April’s disruption was not the 42-year-old representative’s first. In 2022, she and former state Rep. Travaris McCurdy led the Democratic members of the Florida Legislative Black Caucus in a House floor sit-in to disrupt debate on Black American representation in the redistricting process that year.
The 2026 redistricting bill passed 83-28, and Gov. Ron DeSantis signed it into law on May 4. The maps have been challenged in court, with a coalition of civil and voting rights organizations suing over what they allege is a violation of the state constitution’s anti-gerrymandering provision. A circuit judge, however, allowed the maps to take effect during the litigation to avoid confusion ahead of the upcoming primary.
Despite being formally reprimanded by the Florida House Rules and Ethics Committee — a rare disciplinary action — the protest was far from her last. In May, Nixon staged a five-hour sit-in outside of Gov. DeSantis’ office at the Florida Capitol to urge a DeSantis staff member to speak with her about affordability in the state. She and two other protesters who were with her at the time were arrested.
McCurdy, who lost his bid for reelection in 2022 and in the special Democratic primary in June 2025, told Salon he pictures Nixon as part of a lineage of change-making Black women, like Shirley Chisholm, Fannie Lou Hamer, former state Sen. Arthenia Joyner and late state Sen. Geraldine Thompson.
“On the campaign trail, I hear her often say we have nothing to lose but our chains, and our chains are oppression, our chains are the political games that people in power are playing,” McCurdy said.
He pointed to her and her husband’s founding of Cafe Resistance, a brick-and-mortar coffee shop and bookstore in northwest Jacksonville that features, among texts from marginalized authors, copies of books the state of Florida has sought to ban from schools, as an example of how she “understands the problem.”
“We need representatives from the state of Florida who aren’t just going to go along to get along,” McCurdy said. “We need people who are knowledgeable. We need people who are passionate. We need people who take no time, no days off. We need people who are not afraid to speak truth to power.”
Nixon told Salon she doesn’t regret any of her actions.
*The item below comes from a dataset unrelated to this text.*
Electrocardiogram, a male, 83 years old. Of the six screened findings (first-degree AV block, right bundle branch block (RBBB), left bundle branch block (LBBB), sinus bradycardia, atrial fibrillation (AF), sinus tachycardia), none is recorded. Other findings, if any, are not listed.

“I’ve had so many seniors who talked about how [the April disruption] reminded them about how they used to speak out and how they used to protest and push back against all these grave injustices that we currently see right now,” Nixon said. “That’s what makes me happy with my decision, and I realized that I did what was right.”
“A lot of folks have turned their backs on us here in the state of Florida, and we still persist, nevertheless,” she added.